Open mattip opened 4 days ago
This is because the _cleanup
gets run during the call to checkcache. You can probably get this to fail on CPython by introducing a reference cycle:
func = gen_func(n)
func.func = func
del func
I think this is a bug in linecache, because it is not threadsafe (or GC callback safe) and probably should be
I agree that changing the code in linecache is the easiest thing. Can PyPy just do that or does it need to be fixed upstream?
I can't really see how else what we can do about it in SymPy. We want to clear the linecache when the generated functions get deleted to avoid a memory leak, but if PyPy's gc runs at random times it's hard to prevent problems. The best I could come up with was to clear the entry instead of deleting it, but that still gives a memory leak (although a less serious one) https://github.com/sympy/sympy/pull/27232. Or we could monkeypatch the standard library, but I'm not particularly keen on doing that.
You can probably get this to fail on CPython
Adding a reference cycle did not cause an error on CPython. We can change the stdlib that is shipped with PyPy, but we should first find a reproducer on CPython and file an upstream issue.
Note that the existing code in checkcache
has some defenses against this kind of thing happening already, by using cache.pop(filename, None)
. The default argument means that no KeyError
is raised if the key doesn't exist. So I'd suggest we just do this sort of fix:
diff --git a/lib-python/3/linecache.py b/lib-python/3/linecache.py
index b854425831d..6ab914e6f01 100644
--- a/lib-python/3/linecache.py
+++ b/lib-python/3/linecache.py
@@ -61,9 +61,10 @@ def checkcache(filename=None):
return
for filename in filenames:
- entry = cache[filename]
- if len(entry) == 1:
- # lazy cache entry, leave it lazy.
+ # PyPy modification: be careful about disappearing cache keys
+ entry = cache.get(filename)
+ if entry is None or len(entry) == 1:
+ # deleted or lazy cache entry, leave it alone.
continue
size, mtime, lines, fullname = entry
if mtime is None:
I agree that it's clearly a problem for cpython too. Not sure it's doable to get a crash via the GC, but with multi-threading it's definitely broken. Somebody should report that to CPython, but I don't think we want to wait for an official fix (which is going to be potentially much more heavyweight)
Probably also wants to produce the keys with filenames = cache.copy().keys()
rather than list(cache.keys())
you mean because python code is being run between the return of the keys
call and the call to list
, and collect could happen there?
That's very subtle if that's the case. I don't think the Python world is ready for these sorts of thread safety issues in a free-threaded world.

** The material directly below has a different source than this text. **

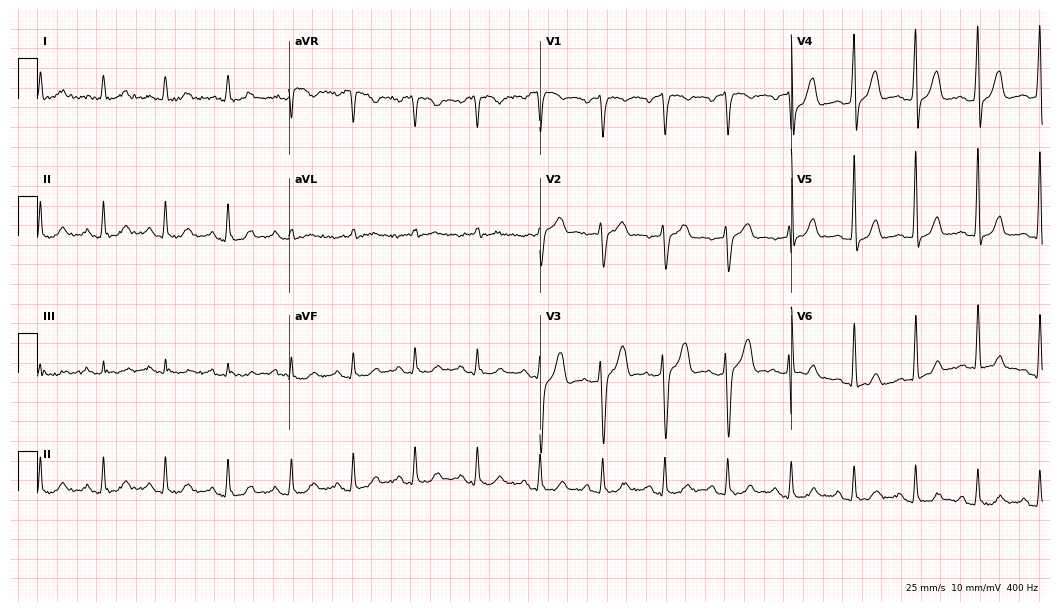
12-lead ECG from a 73-year-old male patient (10.2-second recording at 400 Hz). Recorded interpretation: within normal limits.

One patch the let's the reproducer in this issue keep going with latest pypy on my machine is to patch checkcache
in linecache.py
to read:
def checkcache(filename=None):
gc.disable()
try:
... # original function body
finally:
gc.enable()
I tried to use threading.Lock
instead, but I don't know if PyPy's gc runs in a thread which respects it? (either way I couldn't get it to work, deadlocking with Lock
and no change with RLock
).
In the patch you just need to catch the KeyError and continue, no need to disable the GC. It's not just susceptible to GC issues it's also susceptible to threading issues
Fixed in 60bec6ab74b by applying the patch, adding the test, and tweaking the iterator
I actually got around to running the demo on cpython 3.12.3 and 3.13.0 and it crashes with a KeyError pretty quickly every time I've run it:
✘ graingert@conscientious ~/projects/weakref-func-cycle-never-gc main python demo.py
Traceback (most recent call last):
File "/home/graingert/projects/weakref-func-cycle-never-gc/demo.py", line 38, in <module>
main()
File "/home/graingert/projects/weakref-func-cycle-never-gc/demo.py", line 32, in main
linecache.checkcache()
File "/usr/lib/python3.12/linecache.py", line 64, in checkcache
entry = cache[filename]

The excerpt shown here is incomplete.